For Theileria species, clade I in the 18S rDNA tree was composed of two subclades, one subclade comprising T. annulata isolates and T. parva, with the other subclade consisting of T. uilenbergi, T. luwenshuni, T. sinensis isolates and T. sergenti. The phylogenetic status of two subclades resolved with strong statistical support (PP=1.00, BP=96). Furthermore, T. annulata and T. parva were closely related with a strong statistical support (PP=1.00, BP=100).
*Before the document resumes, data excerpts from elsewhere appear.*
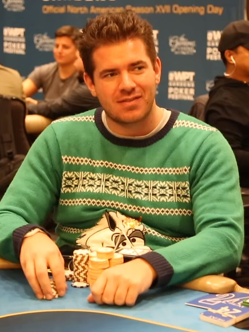 Marvin Rettenmaier bei der World Poker Tour Gardens
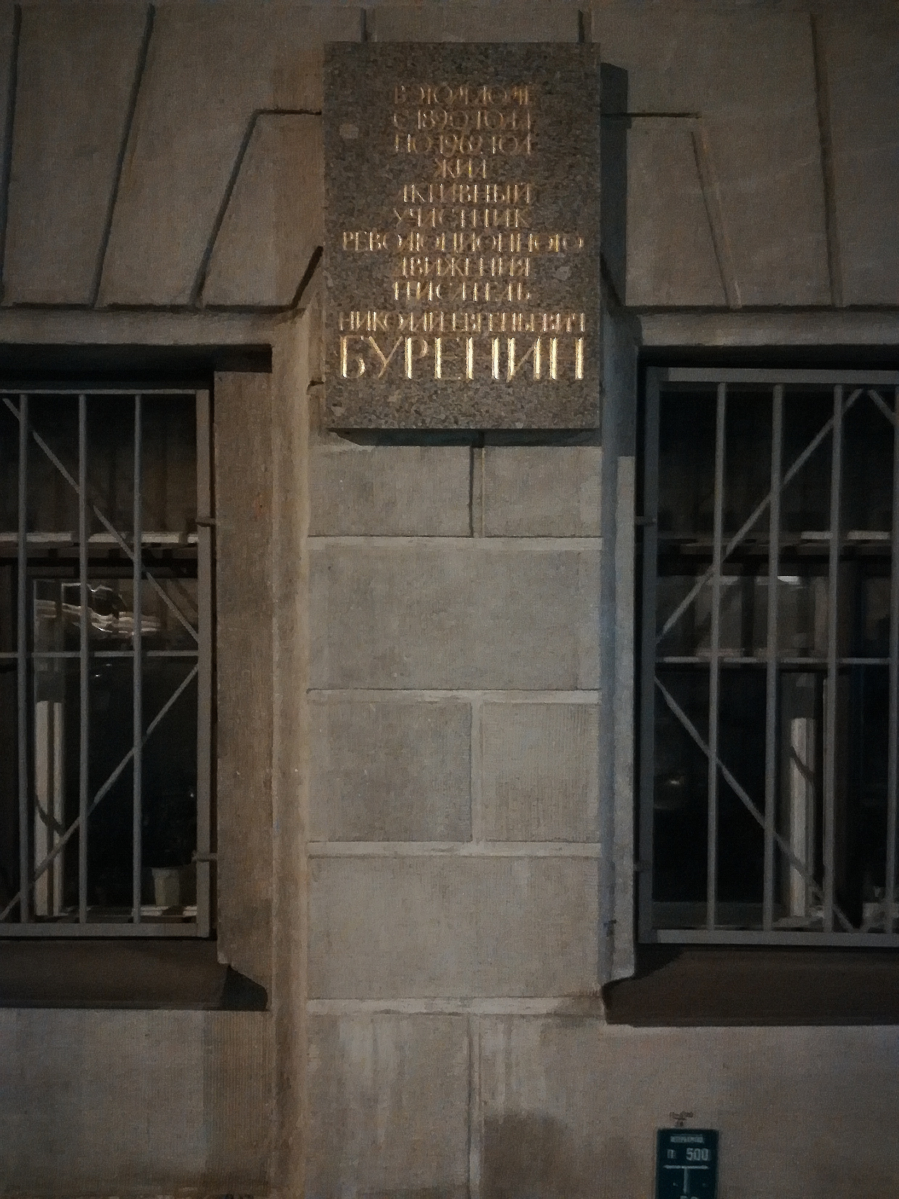 Мемориальная доска на доме № 3 Рузовской ул. в Санкт-Перебурге, где с 1890 года по 1962 год жил Николай Евгеньевич Буренин.
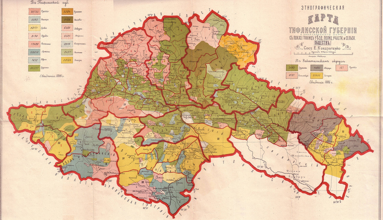 Карта этнического состава населения Тифлисской губернии по спискам 1886 года
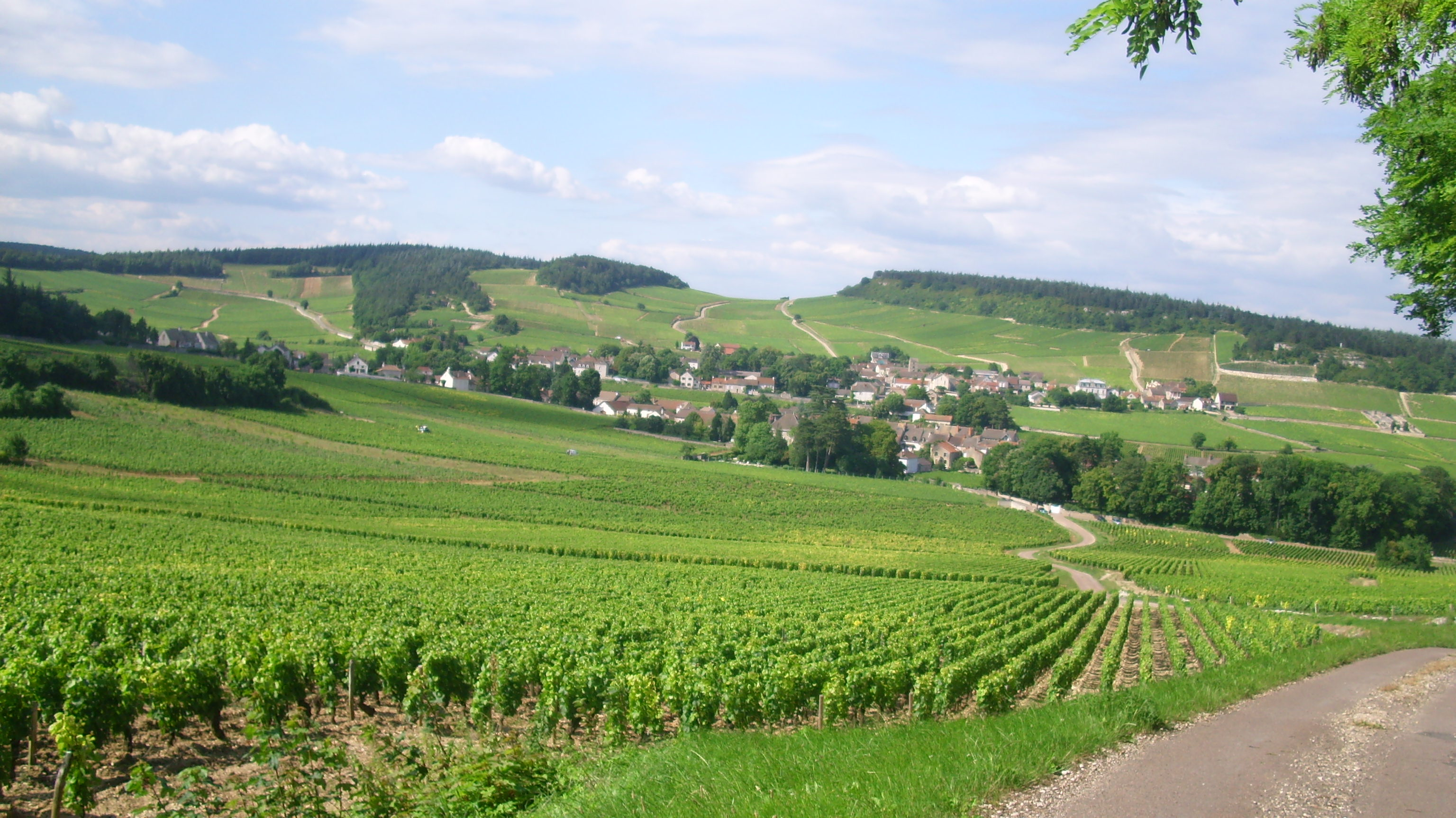 Vue de Mercurey et d'une partie de son vignoble

T. luwenshuni formed a separate branch that is distantly related to T. sergenti and T. sinensis with statistical support (PP=0.76, BP=84) (Figure 3). T. uilenbergi formed a separate branch with statistical support (PP=0.89, BP=86). In the RPS8 tree, T. luwenshuni formed a separate branch with strong statistical support (PP=0.98, BP=76) [25,26].

In short, 18S rDNA as a slow-evolving marker more reliably distinguishes deeper branches among some Babesia species than the RPS8 gene. However, the RPS8 gene seems to be equal to the 18S rDNA in recognizing lineages among some closely related Babesia and Theileria species.

Combined analysis

A phylogenetic tree was reconstructed based on the combined dataset of the two markers. The resulting tree is presented in Figure 4. It is mostly reconciled with the phylogenetic trees constructed based on the RPS8 gene and 18S rDNA apart from the phylogenetic relationship of T. equi to other Theileria spp. The clade of T. equi was strongly supported as sister taxon to other Theileria spp. with ML (BP=97) analysis of the combined dataset of the two markers. However, the phylogenetic tree constructed based on the combined dataset of the two markers is not reliable with poor statistical support (Data not shown).

Figure 4

Inferred phylogenetic relationship among representative Babesia and Theileria species based on the combined data of 18S rDNA and RPS8 (coding and non-coding regions) gene sequences.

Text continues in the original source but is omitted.